Column | Description | Multiple Values |
---|---|---|
Computed_Block_Hash |
This column contains the computed hash of the Bitcoin block, which is calculated based on the data in the block's header and the transactions included in the block. This hash uniquely identifies the block on the Bitcoin network and is used to link blocks together to form the blockchain. | N |
Previous_Block_Hash |
This column contains the hash of the previous block in the blockchain. This hash links the current block to the previous block and forms a chain of blocks, hence the term "blockchain" | N |
Next_Block_Hash |
This column contains the hash of the next block in the blockchain. This hash is computed by miners as they try to add a new block to the blockchain. | N |
Merkle_Root |
This column contains the Merkle root of the transactions included in the block. The Merkle root is a hash of all the transaction hashes in the block, and it serves as a compact summary of all the transactions included in the block. | N |
Timestamp |
This column contains the timestamp of when the block was mined. This timestamp is stored as the number of seconds since January 1, 1970, and is used to order blocks chronologically. | N |
Nonce |
This column contains the nonce value used by miners to try to find a valid block hash. Miners iterate over nonce values in order to find a block hash that meets the difficulty requirement set by the Bitcoin network. | N |
BlockReward |
This column contains the reward that the miner who mined the block received. In the early days of Bitcoin, this reward was 50 bitcoins per block, but it has since been halved multiple times and is currently at 6.25 bitcoins per block. | N |
Transaction_Hash |
This column contains the hash of a transaction included in the block. Transactions are included in the block in a specific order, and this hash links the transaction to its place in the block. | N |
Input_Addresses |
This column contains the addresses from which the inputs to a transaction were spent. Bitcoin transactions can have multiple inputs, and each input spends the output of a previous transaction. | Y |
Transaction_Hash_of_Inputs |
This column contains the hash of the transaction that created the outputs spent by the inputs of a transaction. This hash links the input to the output that it spent. | Y |
Input_Amount |
This column contains the amount of bitcoin spent by the inputs of a transaction. | Y |
Output_Addresses |
This column contains the addresses to which the outputs of a transaction were sent. Bitcoin transactions can have multiple outputs, and each output sends a certain amount of bitcoin to a specific address. | Y |
Output_Amount |
This column contains the amount of bitcoin sent to each output address in a transaction. The sum of the output amounts must be less than or equal to the sum of the input amounts, with the difference being the transaction fee paid to the miner who includes the transaction in a block. | Y |
- The stats.csv output file contains the parsed information for
blk00000.dat
file which contains raw data for about 4500 transactions.

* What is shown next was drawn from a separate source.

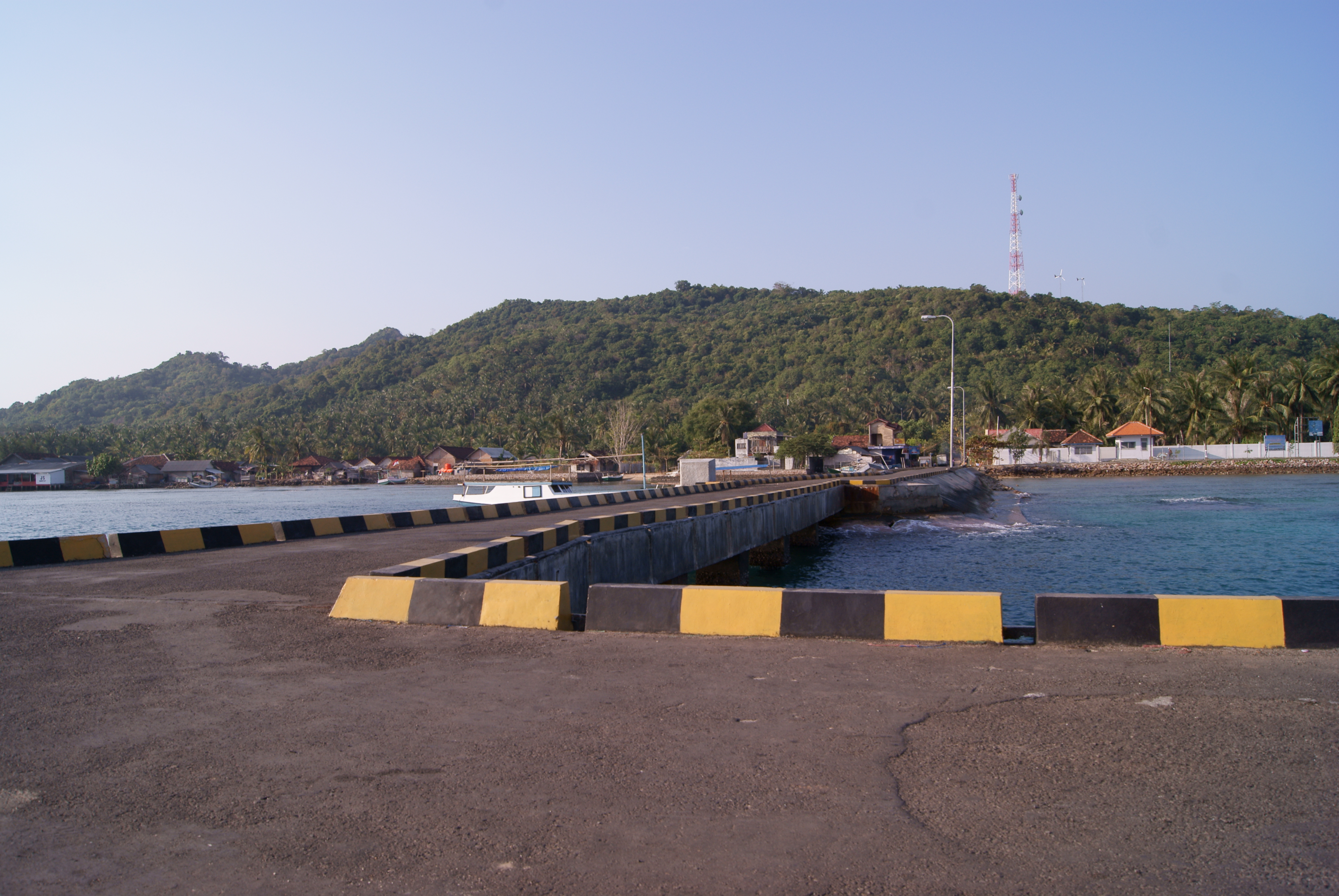 Pelabuhan Karimun Jawa, pemandangan dari pelabuhan baru.

- Considering a particular block (Block 546 on the bitcoin blockcahin), we now try to map the parsed results with the information stored in Block 546 on the actual bitcoin blockchain network. We also verify the results in the process by using a trusted bitcoin blockchain information provider such as Blockchain Explorer.
-
We see that there are 4 rows in the stats.csv file having the same
Computed_Block_Hash
corresponding to block 546. This indicates that there are 4 transactions that have been recorded on this block. The same is confirmed on Blockchain Explorer. -
The details of the 4 transactions are then verified by focusing mainly on one transaction (Transaction with txid 2) which forms the 3rd transaction (0 indexing)recorded on this block.
- The input addresses are
1KAD5EnzzLtrSo2Da2G4zzD7uZrjk8zRAv
and1DZTzaBHUDM7T3QvUKBz4qXMRpkg8jsfB5
and the output addresses are identical i.e1KAD5EnzzLtrSo2Da2G4zzD7uZrjk8zRAv
. The bitcoin flow in the transaction can also be verified here with a net flow of 25 BTC (1 BTC + 24 BTC).